Entre 1986 e 2021, políticos de Lisboa e de Madrid venderam-nos o sonho de uma Europa com livre circulação de pessoas, bens e serviços. Um dos pontos mais realçados desta política foi a integração das economias e sociedades transfronteiriças, apoiadas com fundos generosos como o Interreg e pavoneadas com títulos pomposos como o das Eurocidades. As comunidades transfronteiriças corresponderam em pleno. Hoje, é natural uma família da raia ter um cônjuge nascido em cada um dos lados, os filhos a estudar num país, o emprego dos pais noutro, fazendo compras de um lado, tratando da assistência automóvel de outro (sendo certo que todos se abastecem de gasóleo do mesmo lado, a 1 euro/litro).
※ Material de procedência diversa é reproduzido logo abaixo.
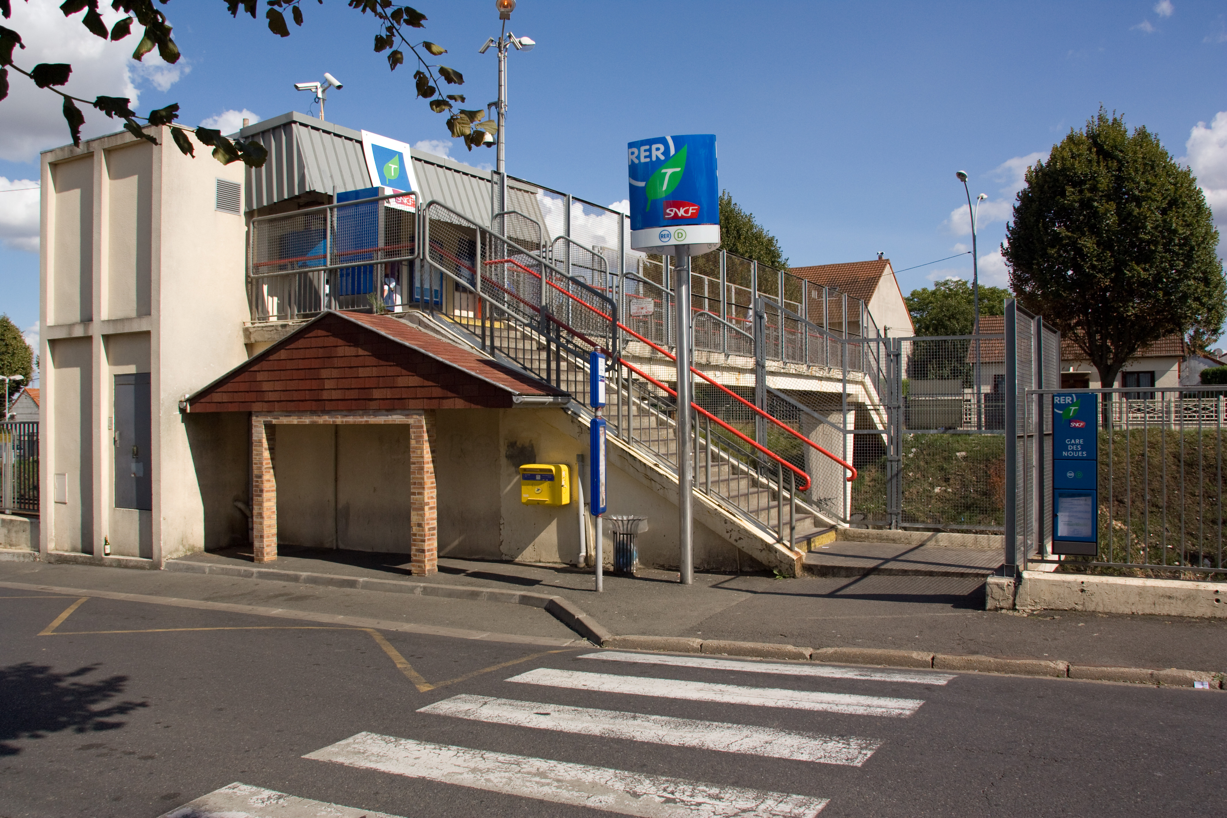 La Gare de Les Noues, département du Val-d'Oise, France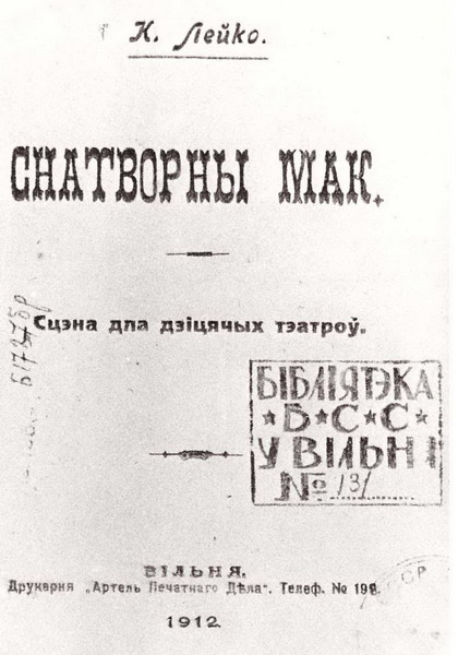 Кандрат Лейка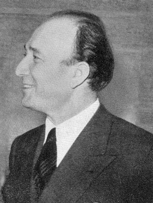 Fotoritratto dell'Ing. Gabrielli nel 1957 Licensing Categoria:Immagini di aeroplani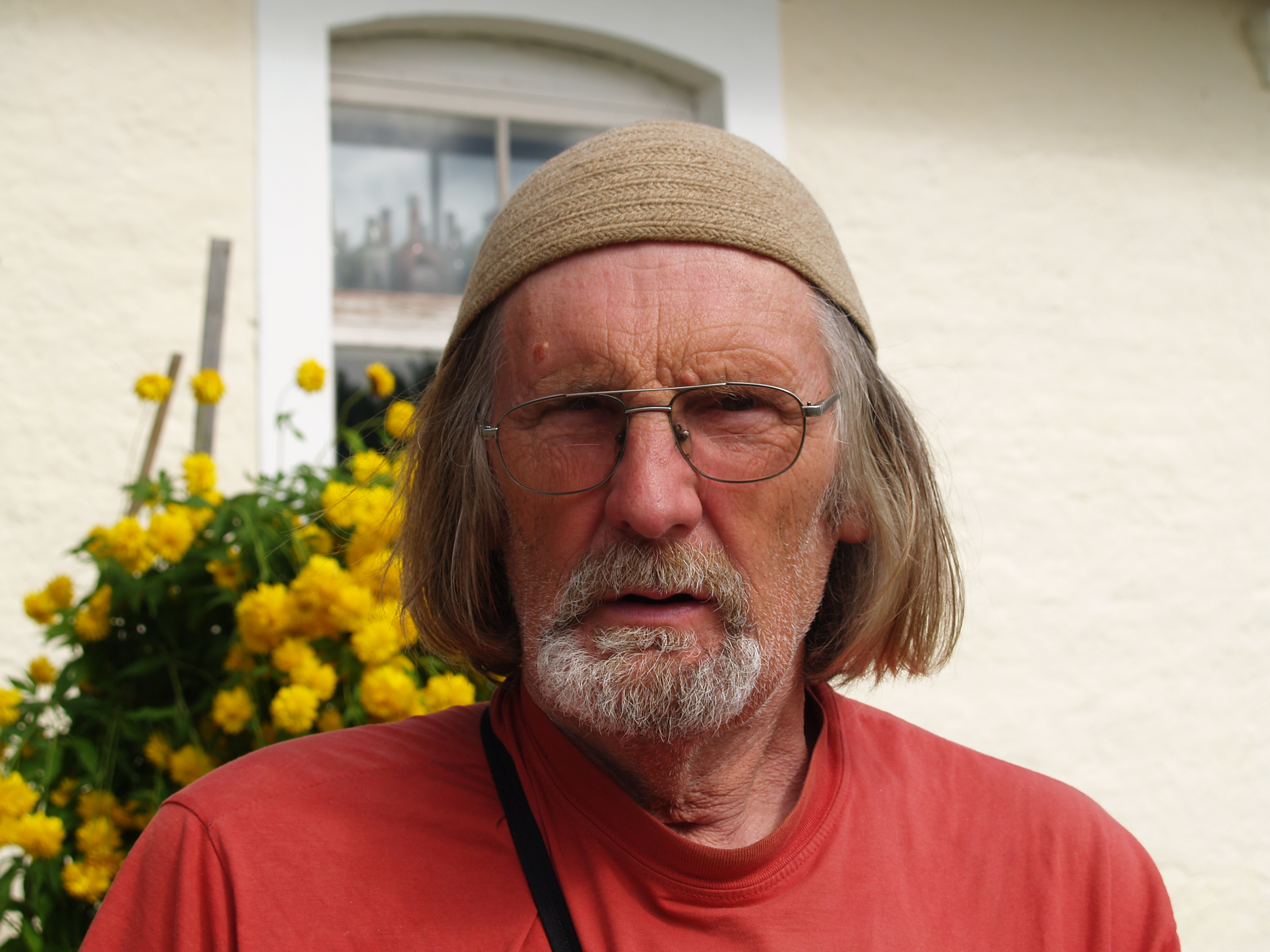 Aarne Vaik Käsmu Meremuuseumi ees.

Chegamos a 2021 e, indiferentes a tudo isto, Madrid e Lisboa mandam fechar as fronteiras. É-lhes indiferente que haja famílias e empresas cuja vida quotidiana fica completamente impossibilitada. Pouco lhes interessa que, ao longo deste processo de integração, as comunidades gémeas da raia se tenham especializado e, por isso, sejam interdependentes. De um lado há mais restaurantes ou mais empregos, do outro há mais habitação. Enfim, cada um foi oferecendo aquilo em que é mais competitivo e os dois lados passaram a funcionar harmonicamente. Quem vive longe da fronteira não percebe que os 35 anos de integração europeia integraram, efectivamente, as economias locais.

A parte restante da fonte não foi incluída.